* _Stored data_
BEGIN

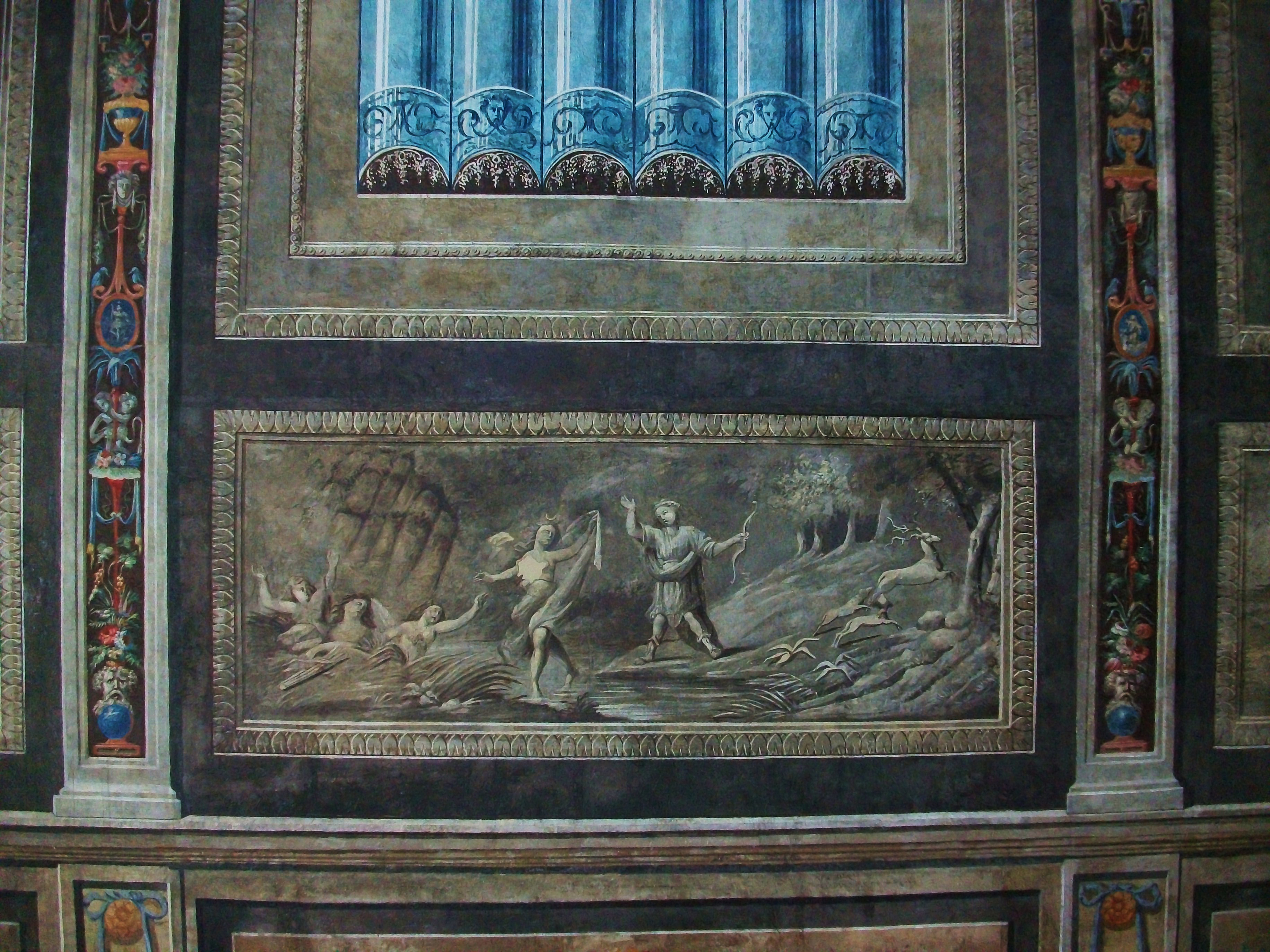 Pintures murals del Palau de Cervelló, València.
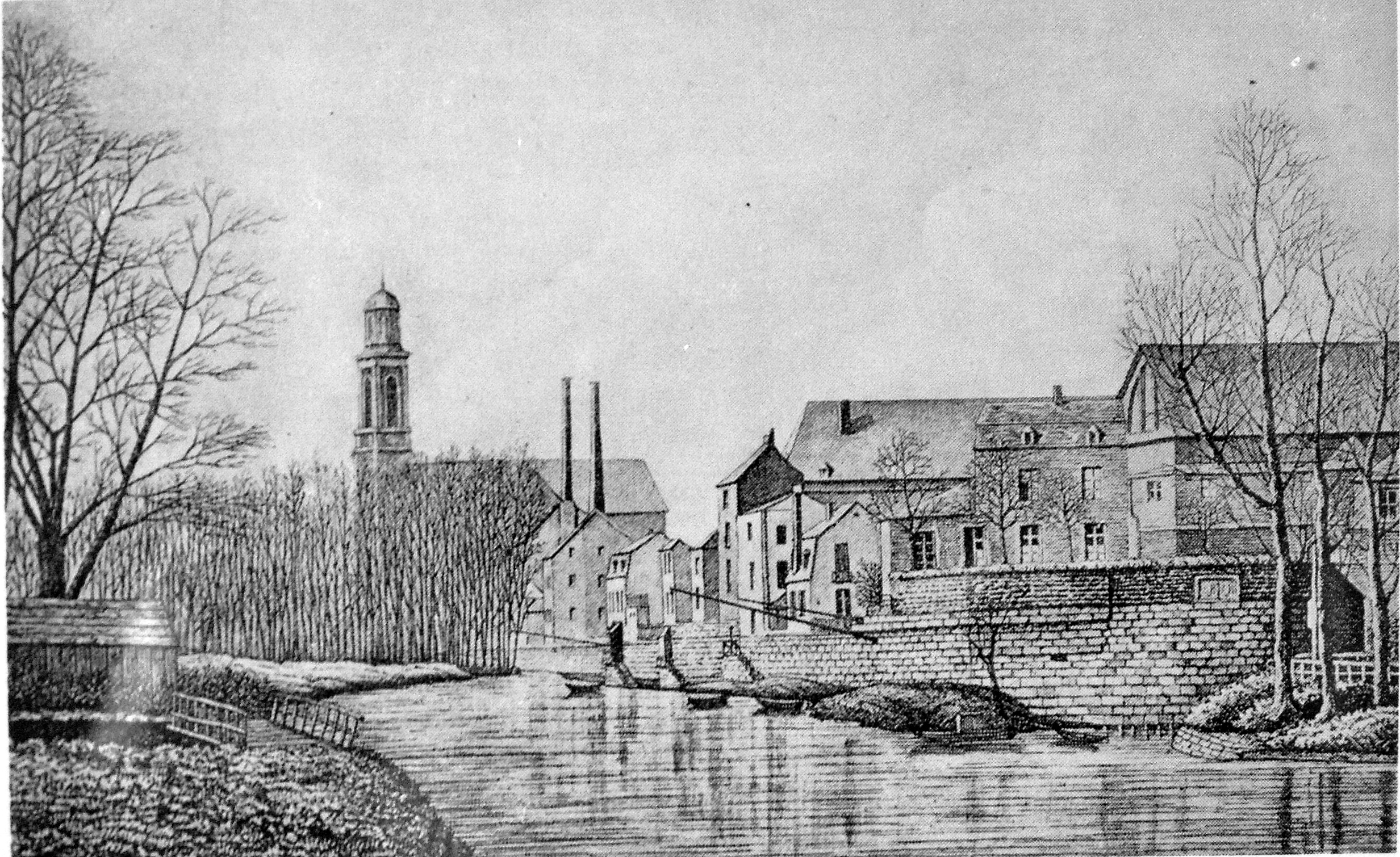 Liège, le Barbou 1858
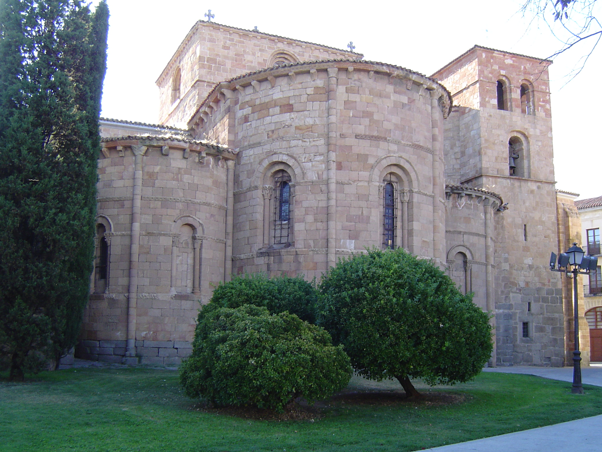 Ávila, iglesia de San Pedro

END

* _Work order_
Return the lines above exactly; the images are not part of the copy.

* _Result_
 Pintures murals del Palau de Cervelló, València.
 Liège, le Barbou 1858
 Ávila, iglesia de San Pedro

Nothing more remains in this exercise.